If lines outside the Delacorte for As You Like It are too long to bear, consider heading due east to Roosevelt Island. Fledgling company Island Shakespeare may not have anything like the pedigree of Shakespeare in the Park, but its alfresco Much Ado About Nothing doesn’t lack for brio—or for bread.

The troupe’s debut production is directed by Thomas R. Kee, who uses his experience as a former Sleep No More cast member to bring his own on-your-feet twist to the Bard. Much Ado is a much more traditional, smaller-scale affair (no plague-doctor masks involved); but Island does call on theatergoers to follow actors as they meander around the Eastwood Amphitheater.
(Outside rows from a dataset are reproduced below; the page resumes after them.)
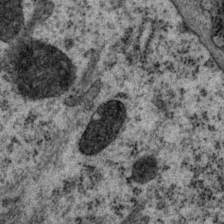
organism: P. pacificus
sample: Pharynx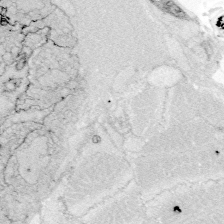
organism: Zebrafish
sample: Whole-Brain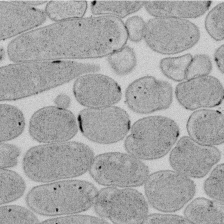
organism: E. coli
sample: Bacterial nucleoid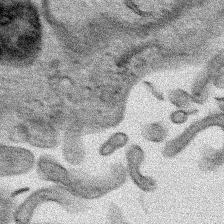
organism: Human
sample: Mitochondria in HCT116 cells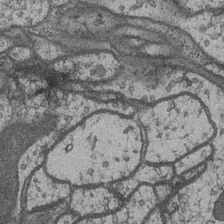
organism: Drosophila
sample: Optic medulla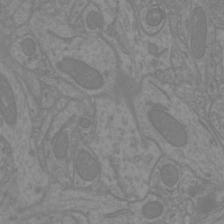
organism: Mouse
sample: Cortical neurons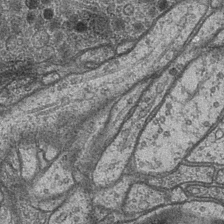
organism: Drosophila
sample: Optic medulla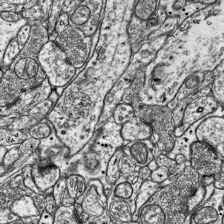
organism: Mouse
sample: Visual Cortex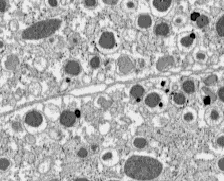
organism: C57BL Mouse
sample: Pancreatic islet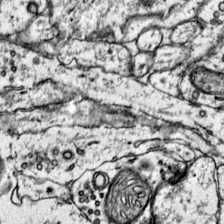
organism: Mouse
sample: Primary visual cortex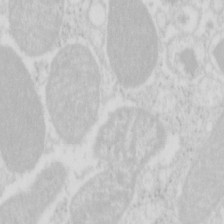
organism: Mouse
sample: Pancreas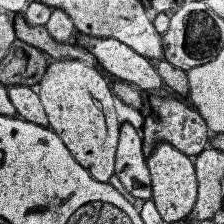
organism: Human
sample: Temporal Lobe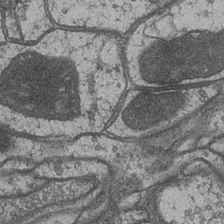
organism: Drosophila
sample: Optic medulla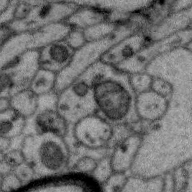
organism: Zebra finch
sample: Brain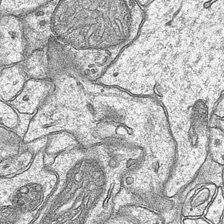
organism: Mouse
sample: CA1 Hippocampus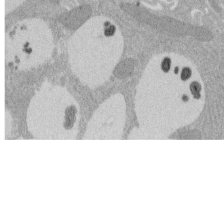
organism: Rat
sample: Salivary granule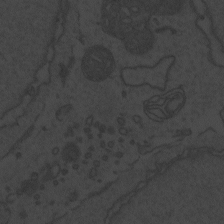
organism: Zebrafish
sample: Macrophage infected with Toxoplasma gondii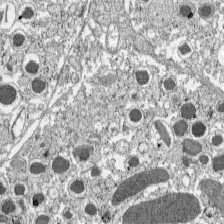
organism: C57BL Mouse
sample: Pancreatic islet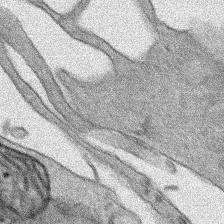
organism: Human
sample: Mitochondria in HCT116 cells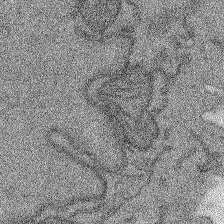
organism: Human
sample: HeLa cells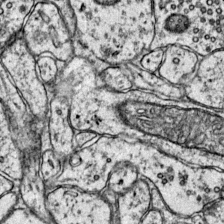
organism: Mouse
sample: Primary visual cortex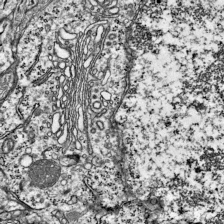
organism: Mouse
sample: Visual Cortex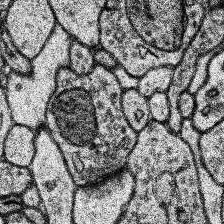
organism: Human
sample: Temporal Lobe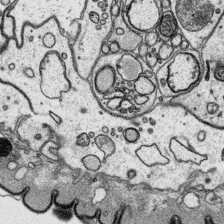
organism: Platynereis dumerilii
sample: Parapodia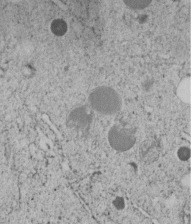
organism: C. elegans
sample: C. elegans embryo early stage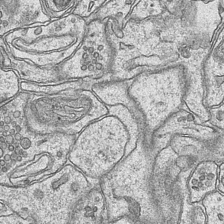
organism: Mouse
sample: CA1 Hippocampus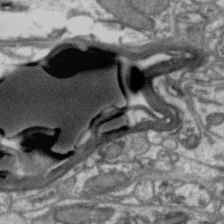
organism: Zebra finch
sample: Brain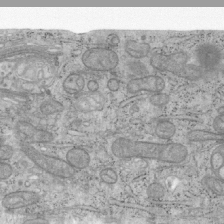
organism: Human
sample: HeLa cells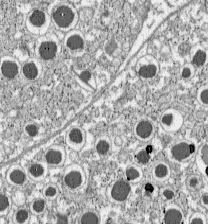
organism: C57BL Mouse
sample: Pancreatic islet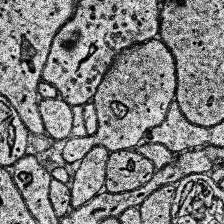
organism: Human
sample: Temporal Lobe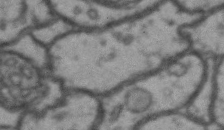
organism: Drosophila
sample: Brain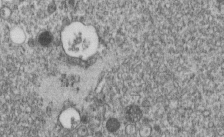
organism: C. elegans
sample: C. elegans embryo early stage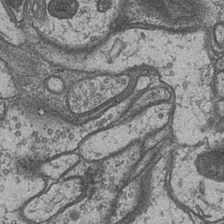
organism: Drosophila
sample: Optic medulla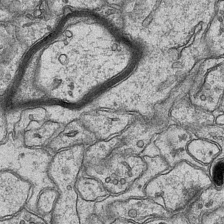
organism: Mouse
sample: CA1 Hippocampus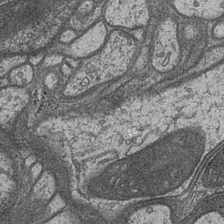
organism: Drosophila
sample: Optic medulla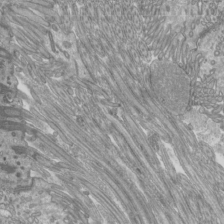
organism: Mouse
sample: Cilia; mouse epididymis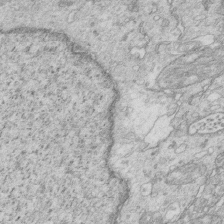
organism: Mouse
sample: Multiciliated cells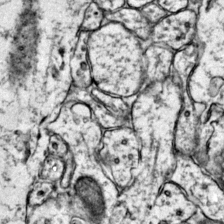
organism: Mouse
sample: Primary visual cortex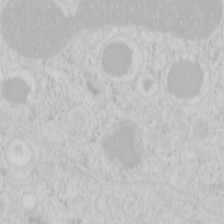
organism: Mouse
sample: Pancreas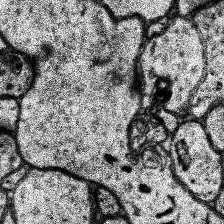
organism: Human
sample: Temporal Lobe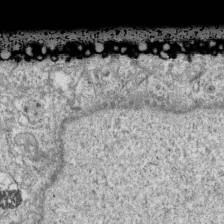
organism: Human
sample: HeLa cell HIV synapse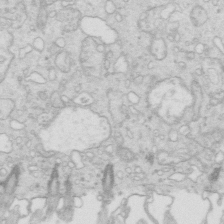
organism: Mouse
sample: Multiciliated cells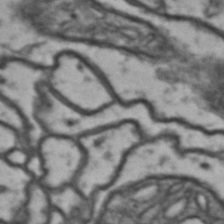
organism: Drosophila
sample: Brain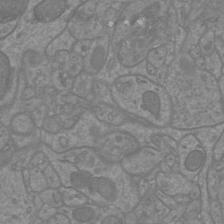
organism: Mouse
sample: Cortical neurons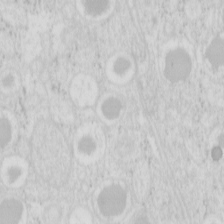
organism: Mouse
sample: Pancreas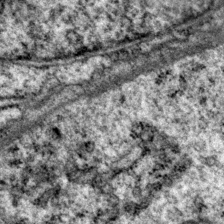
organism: P. pacificus
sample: Pharynx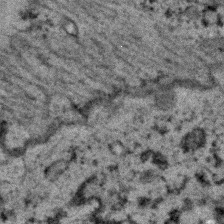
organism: C. elegans
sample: C. elegans embryo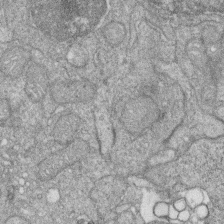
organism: Zebrafish
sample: Cilia; retinal pigment epithelium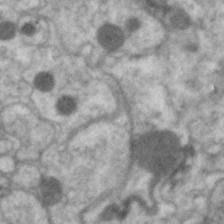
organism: C. elegans
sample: Pharynx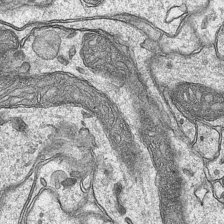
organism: Mouse
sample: CA1 Hippocampus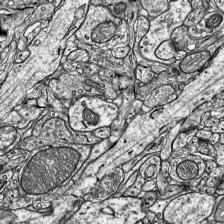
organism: Mouse
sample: Visual Cortex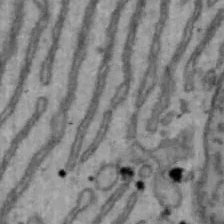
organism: Mouse
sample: Liver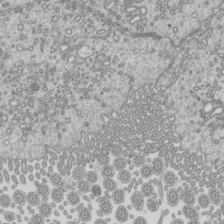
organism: Mouse
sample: Cilia; mouse epididymis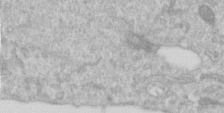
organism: Human
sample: Centriole in RPE cells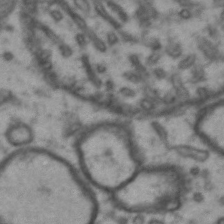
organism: Drosophila
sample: Brain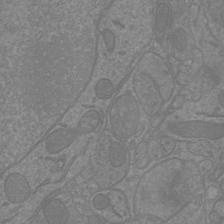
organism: Mouse
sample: Cortical neurons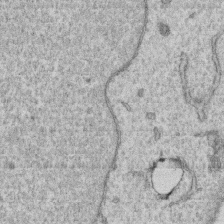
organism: Human
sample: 1205lu cells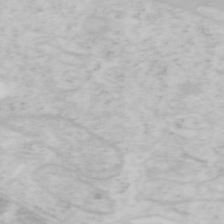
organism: Mouse
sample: OT-I killer T cells with ID8 ovarian cancer cells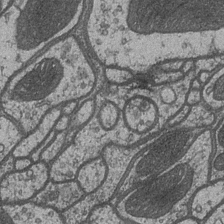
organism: Drosophila
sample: Optic medulla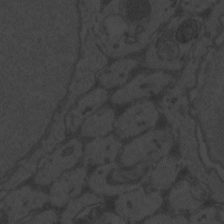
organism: Zebrafish
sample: Macrophage infected with Toxoplasma gondii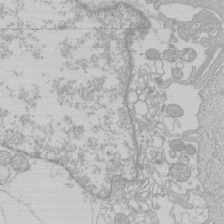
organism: Human
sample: Macrophage cells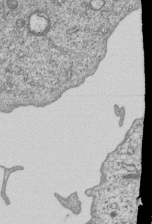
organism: Human
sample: MDA-MB-231 cells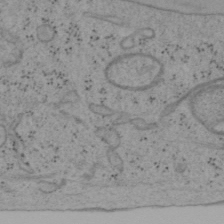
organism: Human
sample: HeLa cells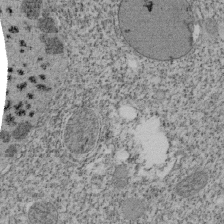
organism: Tetrahymena
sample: Cilia in tetrahymena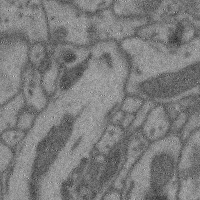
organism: Mouse
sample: Cerebral cortex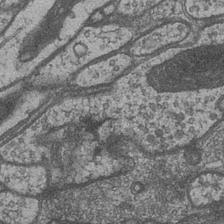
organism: Drosophila
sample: Optic medulla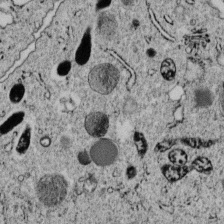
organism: C. elegans
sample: C. elegans embryo early stage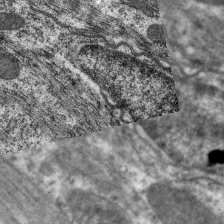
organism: C. elegans
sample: Pharynx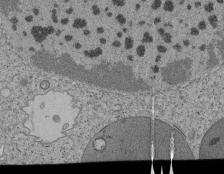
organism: Tetrahymena
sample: Cilia in tetrahymena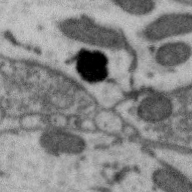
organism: Zebra finch
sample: Brain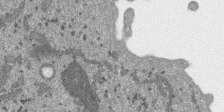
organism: Human
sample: Lung epithelial cells infected with SARS-CoV-2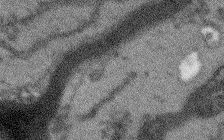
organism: Arabidopsis thaliana
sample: Root tip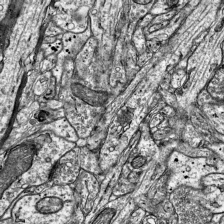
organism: Mouse
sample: Visual Cortex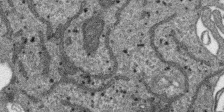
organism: Human
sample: Lung epithelial cells infected with SARS-CoV-2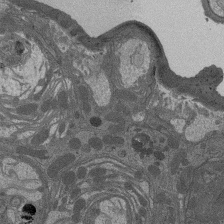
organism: Drosophila
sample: Antenna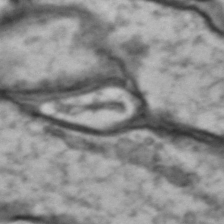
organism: Drosophila
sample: Brain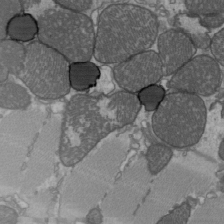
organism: C57BL Mouse
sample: Heart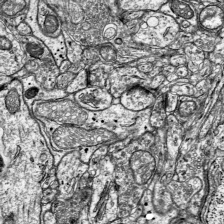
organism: Mouse
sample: Visual Cortex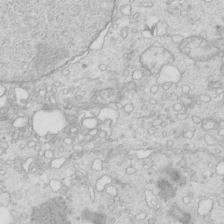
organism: Mouse
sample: Multiciliated cells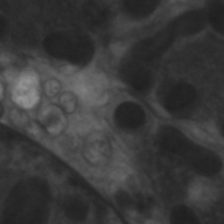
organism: C. elegans
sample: Pharynx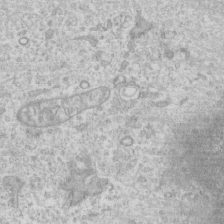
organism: Human
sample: CRL-1474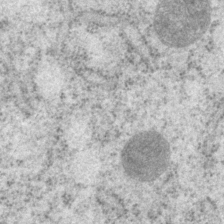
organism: P. pacificus
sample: Pharynx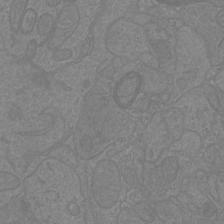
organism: Mouse
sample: Cortical neurons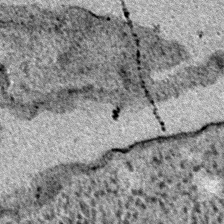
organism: E. coli
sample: E. Coli Bacteria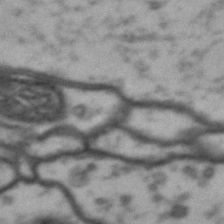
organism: Drosophila
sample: Brain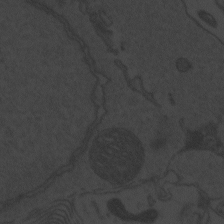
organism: Zebrafish
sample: Macrophage infected with Toxoplasma gondii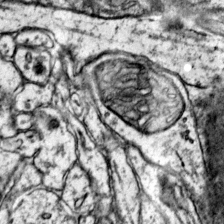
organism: Mouse
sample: Primary visual cortex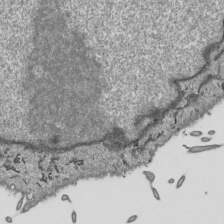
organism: Human
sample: Mitochondria in HCT116 cells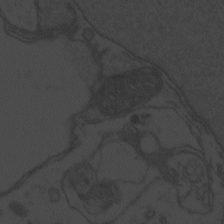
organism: Zebrafish
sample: Macrophage infected with Toxoplasma gondii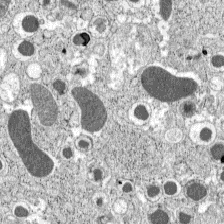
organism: C57BL Mouse
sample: Pancreatic islet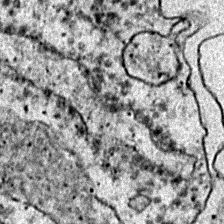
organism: Zebrafish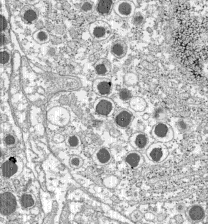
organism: C57BL Mouse
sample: Pancreatic islet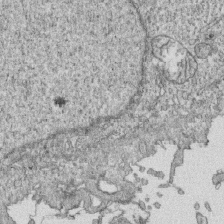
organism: Human
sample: HeLa cell HIV synapse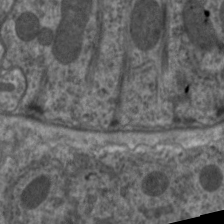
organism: C. elegans
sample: Pharynx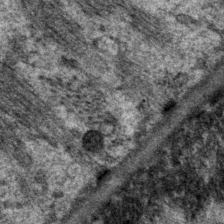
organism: P. pacificus
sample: Pharynx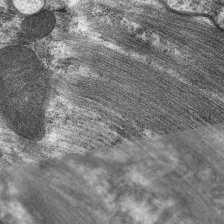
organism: C. elegans
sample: Pharynx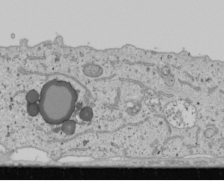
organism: Human
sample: Mitochondria in U2OS cells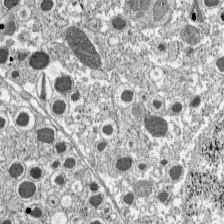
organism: C57BL Mouse
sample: Pancreatic islet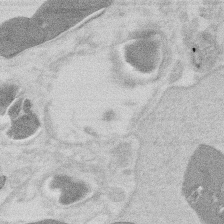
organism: Mouse
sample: T cell stromal cell synapse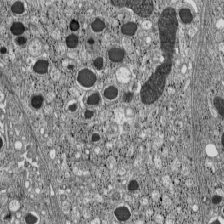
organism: C57BL Mouse
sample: Pancreatic islet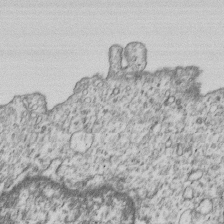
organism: Human
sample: MDA-MB-231 cells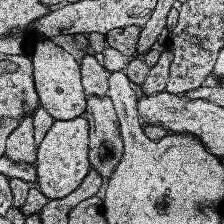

The performance isn’t really interactive, simply active. Run to the top of the stairs to watch the evil Don Jon (John Hardin) hatch a plot, then dash back down in time to catch the next battle in the "merry war" of Benedick (David Hywel Baynes) and Beatrice (Kristi Artinian). This device works well for a play that’s all about eavesdropping and overexertion. Artinian’s Beatrice is a bit too buttoned-up for Baynes’s rakish Benedick, but they make hay all the same. Though the cast and pacing are uneven, the ensemble’s sense of fun makes up for it. (Ashley Strand, particularly, has a whale of a time as the drunken Dogberry.)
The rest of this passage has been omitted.